== Data

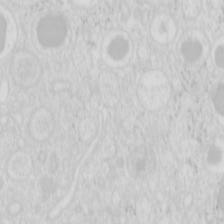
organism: Mouse
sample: Pancreas
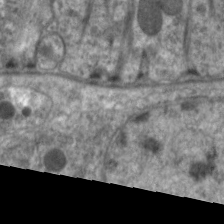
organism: C. elegans
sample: Pharynx
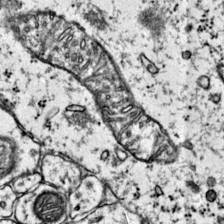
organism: Mouse
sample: Primary visual cortex
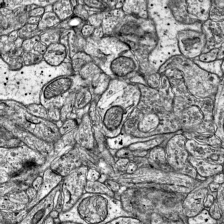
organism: Mouse
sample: Visual Cortex
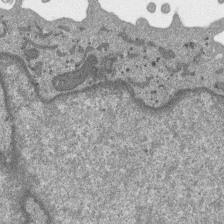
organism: Human
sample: Lung epithelial cells infected with SARS-CoV-2
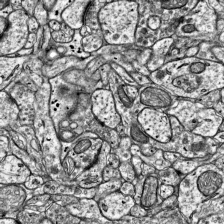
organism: Mouse
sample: Visual Cortex
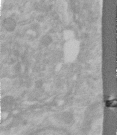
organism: Human
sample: Centriole in RPE cells
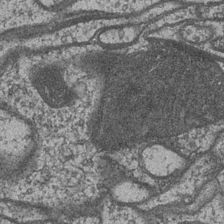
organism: Drosophila
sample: Optic medulla
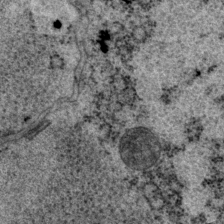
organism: P. pacificus
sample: Pharynx
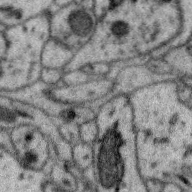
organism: Zebra finch
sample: Brain
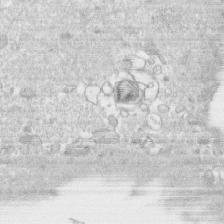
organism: Human
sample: CRL-1474
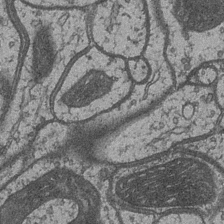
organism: Drosophila
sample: Optic medulla
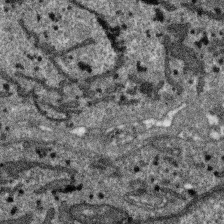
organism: Human
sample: Lung epithelial cells infected with SARS-CoV-2
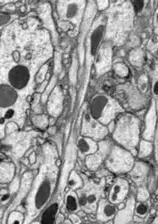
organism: Drosophila
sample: Optic lobe
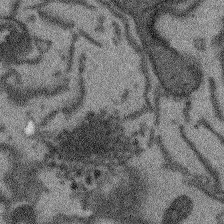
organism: Arabidopsis thaliana
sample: Root tip
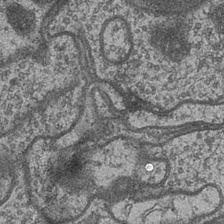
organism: Drosophila
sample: Optic medulla
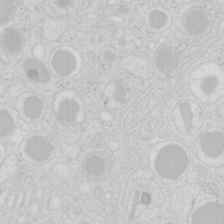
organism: Mouse
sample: Pancreas
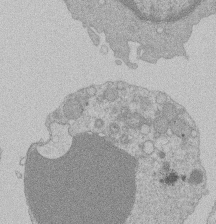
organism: Mouse
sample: Activated Pmel transgenic CD8+ T Cells
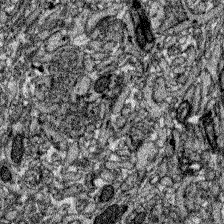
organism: Zebrafish
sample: Larval olfactory bulb
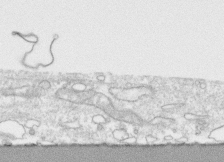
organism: Human
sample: CRL-1474
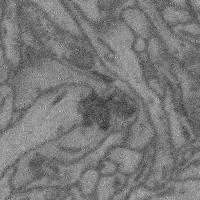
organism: Mouse
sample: Cerebral cortex
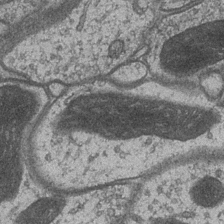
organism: Drosophila
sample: Optic medulla
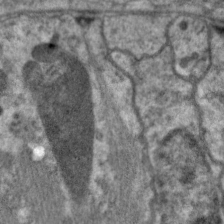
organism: C. elegans
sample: Pharynx
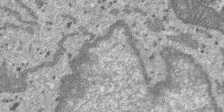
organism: Human
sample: Lung epithelial cells infected with SARS-CoV-2
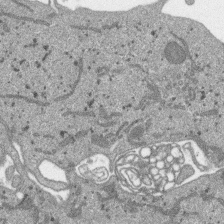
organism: Human
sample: Lung epithelial cells infected with SARS-CoV-2
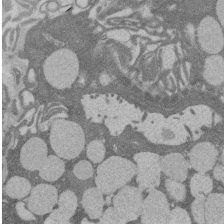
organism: Rat
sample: Salivary granule
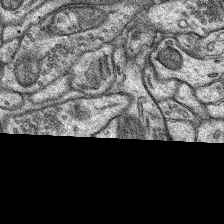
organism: Rat
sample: Hippocampus
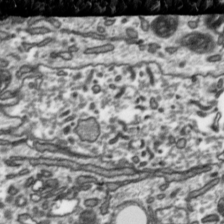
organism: Toxoplasma gondii
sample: Parasites in a vacuole inside a host cell
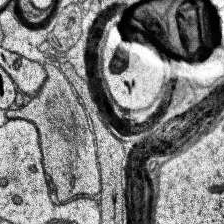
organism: Human
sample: Temporal Lobe
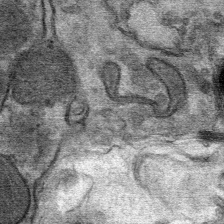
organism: Mouse
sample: Mouse Salivary gland
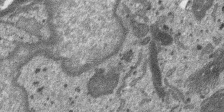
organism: Human
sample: Lung epithelial cells infected with SARS-CoV-2
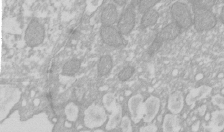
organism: Xenopus
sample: Cilia; centrioles in frog embryo cells
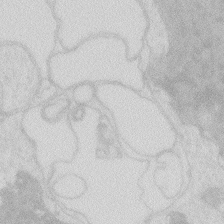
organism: Zebrafish
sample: Macrophage
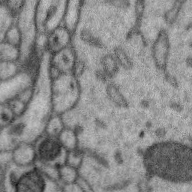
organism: Zebra finch
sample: Brain
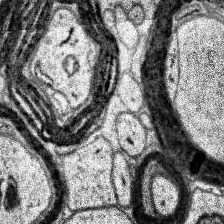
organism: Human
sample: Temporal Lobe
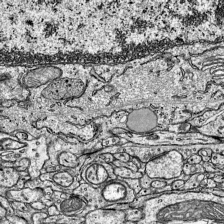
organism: Mouse
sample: Visual Cortex
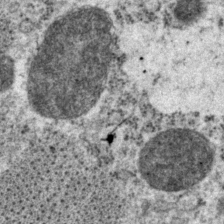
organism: P. pacificus
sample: Pharynx
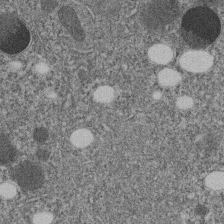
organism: C. elegans
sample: C. elegans embryo early stage
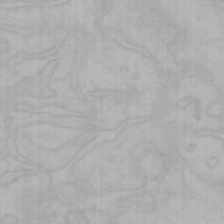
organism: Mouse
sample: Choroid plexus
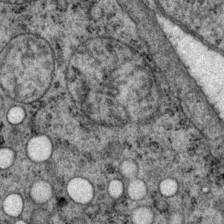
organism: P. pacificus
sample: Pharynx
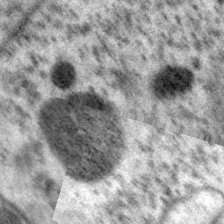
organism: P. pacificus
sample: Pharynx
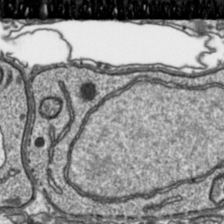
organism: Toxoplasma gondii
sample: Parasites in a vacuole inside a host cell
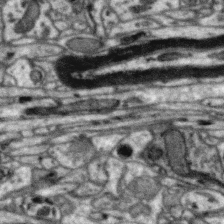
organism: Zebra finch
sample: Brain
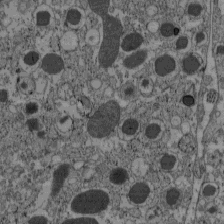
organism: C57BL Mouse
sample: Pancreatic islet
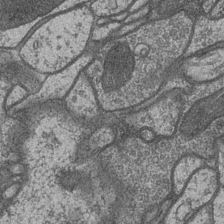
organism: Drosophila
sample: Optic medulla
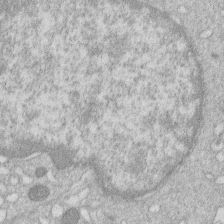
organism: Human
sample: Macrophage cells
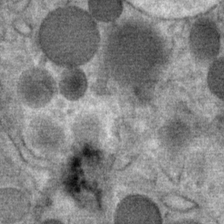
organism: Mouse
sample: Mouse Salivary gland
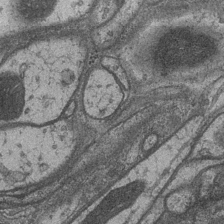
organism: Drosophila
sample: Optic medulla
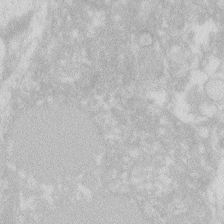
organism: Zebrafish
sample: Macrophage
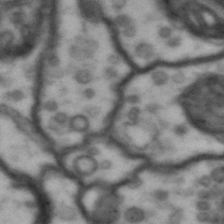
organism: Drosophila
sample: Brain
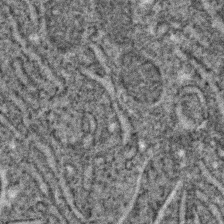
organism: C. elegans
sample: C. elegans embryo
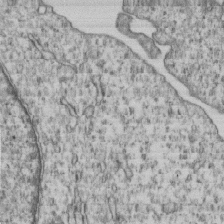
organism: Human
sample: MDA-MB-231 cells
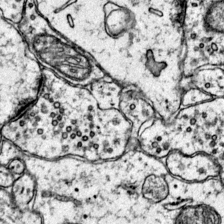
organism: Mouse
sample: Primary visual cortex
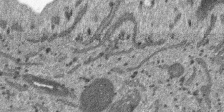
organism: Human
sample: Lung epithelial cells infected with SARS-CoV-2
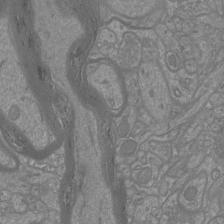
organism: Mouse
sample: Cortical neurons
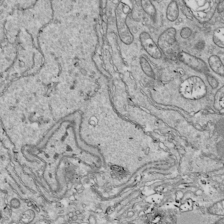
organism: Drosophila
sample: Cell division; meiosis; drosophila spermatocytes

====

*Assignment:*
Please provide a faithful transcription of all the data, pictures excluded.

*Result of this exercise:*
organism: Mouse
sample: Pancreas
organism: C. elegans
sample: Pharynx
organism: Mouse
sample: Primary visual cortex
organism: Mouse
sample: Visual Cortex
organism: Human
sample: Lung epithelial cells infected with SARS-CoV-2
organism: Mouse
sample: Visual Cortex
organism: Human
sample: Centriole in RPE cells
organism: Drosophila
sample: Optic medulla
organism: P. pacificus
sample: Pharynx
organism: Zebra finch
sample: Brain
organism: Human
sample: CRL-1474
organism: Drosophila
sample: Optic medulla
organism: Human
sample: Lung epithelial cells infected with SARS-CoV-2
organism: Drosophila
sample: Optic lobe
organism: Arabidopsis thaliana
sample: Root tip
organism: Drosophila
sample: Optic medulla
organism: Mouse
sample: Pancreas
organism: Mouse
sample: Activated Pmel transgenic CD8+ T Cells
organism: Zebrafish
sample: Larval olfactory bulb
organism: Human
sample: CRL-1474
organism: Mouse
sample: Cerebral cortex
organism: Drosophila
sample: Optic medulla
organism: C. elegans
sample: Pharynx
organism: Human
sample: Lung epithelial cells infected with SARS-CoV-2
organism: Human
sample: Lung epithelial cells infected with SARS-CoV-2
organism: Rat
sample: Salivary granule
organism: Rat
sample: Hippocampus
organism: Toxoplasma gondii
sample: Parasites in a vacuole inside a host cell
organism: Human
sample: Temporal Lobe
organism: Mouse
sample: Mouse Salivary gland
organism: Human
sample: Lung epithelial cells infected with SARS-CoV-2
organism: Xenopus
sample: Cilia; centrioles in frog embryo cells
organism: Zebrafish
sample: Macrophage
organism: Zebra finch
sample: Brain
organism: Human
sample: Temporal Lobe
organism: Mouse
sample: Visual Cortex
organism: P. pacificus
sample: Pharynx
organism: C. elegans
sample: C. elegans embryo early stage
organism: Mouse
sample: Choroid plexus
organism: P. pacificus
sample: Pharynx
organism: P. pacificus
sample: Pharynx
organism: Toxoplasma gondii
sample: Parasites in a vacuole inside a host cell
organism: Zebra finch
sample: Brain
organism: C57BL Mouse
sample: Pancreatic islet
organism: Drosophila
sample: Optic medulla
organism: Human
sample: Macrophage cells
organism: Mouse
sample: Mouse Salivary gland
organism: Drosophila
sample: Optic medulla
organism: Zebrafish
sample: Macrophage
organism: Drosophila
sample: Brain
organism: C. elegans
sample: C. elegans embryo
organism: Human
sample: MDA-MB-231 cells
organism: Mouse
sample: Primary visual cortex
organism: Human
sample: Lung epithelial cells infected with SARS-CoV-2
organism: Mouse
sample: Cortical neurons
organism: Drosophila
sample: Cell division; meiosis; drosophila spermatocytes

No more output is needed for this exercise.